Records from a dataset
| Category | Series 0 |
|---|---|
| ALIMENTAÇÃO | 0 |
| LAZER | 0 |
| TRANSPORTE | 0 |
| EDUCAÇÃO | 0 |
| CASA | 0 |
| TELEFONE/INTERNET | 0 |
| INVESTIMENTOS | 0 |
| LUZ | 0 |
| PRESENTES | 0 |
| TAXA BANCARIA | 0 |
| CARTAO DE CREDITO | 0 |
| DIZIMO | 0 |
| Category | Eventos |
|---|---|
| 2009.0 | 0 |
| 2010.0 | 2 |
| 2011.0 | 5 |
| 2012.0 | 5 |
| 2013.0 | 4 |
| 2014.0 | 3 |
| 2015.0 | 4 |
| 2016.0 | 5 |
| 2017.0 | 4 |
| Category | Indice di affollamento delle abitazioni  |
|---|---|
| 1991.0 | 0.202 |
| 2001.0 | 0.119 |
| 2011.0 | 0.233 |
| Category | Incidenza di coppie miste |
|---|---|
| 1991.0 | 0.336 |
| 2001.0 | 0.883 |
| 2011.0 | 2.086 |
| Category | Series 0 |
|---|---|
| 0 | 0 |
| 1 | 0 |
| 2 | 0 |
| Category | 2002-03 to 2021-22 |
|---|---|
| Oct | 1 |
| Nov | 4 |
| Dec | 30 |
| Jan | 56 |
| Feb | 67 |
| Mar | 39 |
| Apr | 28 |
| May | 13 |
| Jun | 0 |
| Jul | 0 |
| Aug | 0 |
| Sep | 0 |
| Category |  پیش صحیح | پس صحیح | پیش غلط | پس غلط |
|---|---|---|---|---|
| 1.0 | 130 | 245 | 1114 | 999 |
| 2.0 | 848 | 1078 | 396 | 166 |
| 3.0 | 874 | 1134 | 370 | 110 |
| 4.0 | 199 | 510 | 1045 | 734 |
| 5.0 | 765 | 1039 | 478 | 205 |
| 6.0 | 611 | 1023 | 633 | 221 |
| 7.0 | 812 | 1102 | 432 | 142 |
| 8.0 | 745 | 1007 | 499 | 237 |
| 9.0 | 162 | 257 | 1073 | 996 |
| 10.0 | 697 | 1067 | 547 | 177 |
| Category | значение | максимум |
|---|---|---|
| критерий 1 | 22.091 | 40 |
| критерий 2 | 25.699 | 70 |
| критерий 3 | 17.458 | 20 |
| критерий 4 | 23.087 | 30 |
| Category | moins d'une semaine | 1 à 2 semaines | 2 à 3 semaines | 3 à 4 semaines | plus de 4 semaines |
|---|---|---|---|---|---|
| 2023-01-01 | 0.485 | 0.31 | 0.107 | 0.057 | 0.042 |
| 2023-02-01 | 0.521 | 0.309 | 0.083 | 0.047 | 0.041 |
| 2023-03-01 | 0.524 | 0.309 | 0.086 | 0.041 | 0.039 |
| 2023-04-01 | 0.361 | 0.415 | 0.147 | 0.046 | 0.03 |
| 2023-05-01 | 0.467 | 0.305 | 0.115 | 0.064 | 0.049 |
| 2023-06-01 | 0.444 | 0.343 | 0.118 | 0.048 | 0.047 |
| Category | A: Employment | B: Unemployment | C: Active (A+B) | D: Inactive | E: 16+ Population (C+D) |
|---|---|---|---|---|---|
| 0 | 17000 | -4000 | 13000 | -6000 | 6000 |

■ AIM OF THE TASK ■
Search the records for the word "критерий". Copy each line where it appears.

■ TASK SOLUTION ■
| критерий 1 | 22.091 | 40 |
| критерий 2 | 25.699 | 70 |
| критерий 3 | 17.458 | 20 |
| критерий 4 | 23.087 | 30 |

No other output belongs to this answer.